Claudius Schäfer betonte noch einmal, dass die sechs involvierten Sion-Spieler, die trotz Transfersperre verpflichtet und dann aufgrund einer zivilrichterlichen Entscheidung auch eingesetzt wurden, für den FC Sion nicht spielen dürfen, weil sie keine Qualifikation durch die SFL besitzen. «Ich weiss», sagt Schäfer, «dass das alles schwer zu begreifen ist.» Schifferle findet ohnehin, «dass das eigentlich gar nicht unser Fall ist», ist sich aber bewusst, dass Constantin alle Register ziehen wird und «nur auf einen Fehler wartet».
Liga schliesst Haftung aus
Noch knapp zwei Wochen Zeit bleibt den betroffenen Spielern, den für sie negativen Entscheid des Kantonsgerichts in Sion vom Freitag, 18. November, vors Bundesgericht weiterzuziehen. Ob dann im Mai tatsächlich eine Schlussrangliste der Super League ohne Vorbehalt stehen wird, ist nicht abzusehen. Vorsorglich hat die Generalversammlung beschlossen, dass aus von SFL und ihren Organen gefällten Entscheidungen keine Haftungsgründe entstehen können.

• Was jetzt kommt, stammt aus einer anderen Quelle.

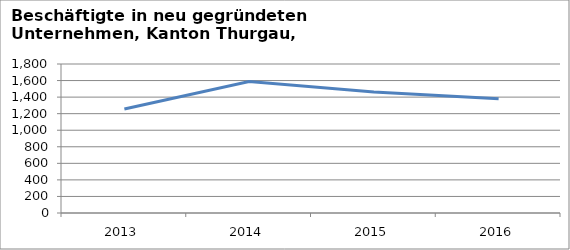
| Category | Sektoren 2 und 3 |
|---|---|
| 2013.0 | 1257 |
| 2014.0 | 1589 |
| 2015.0 | 1463 |
| 2016.0 | 1381 |

Ob das verhindert, dass Christian Constantin eines Tages die – sagen wir: 100-Millionen-Klage gegen die Liga erheben wird, da darf man sehr gespannt sein. Constantin versucht das ja gerade mit jedem x-beliebigen Beteiligten dieser Soap, die so bescheuert ist, wie man sie sich beim besten Willen nicht hätte ausdenken können.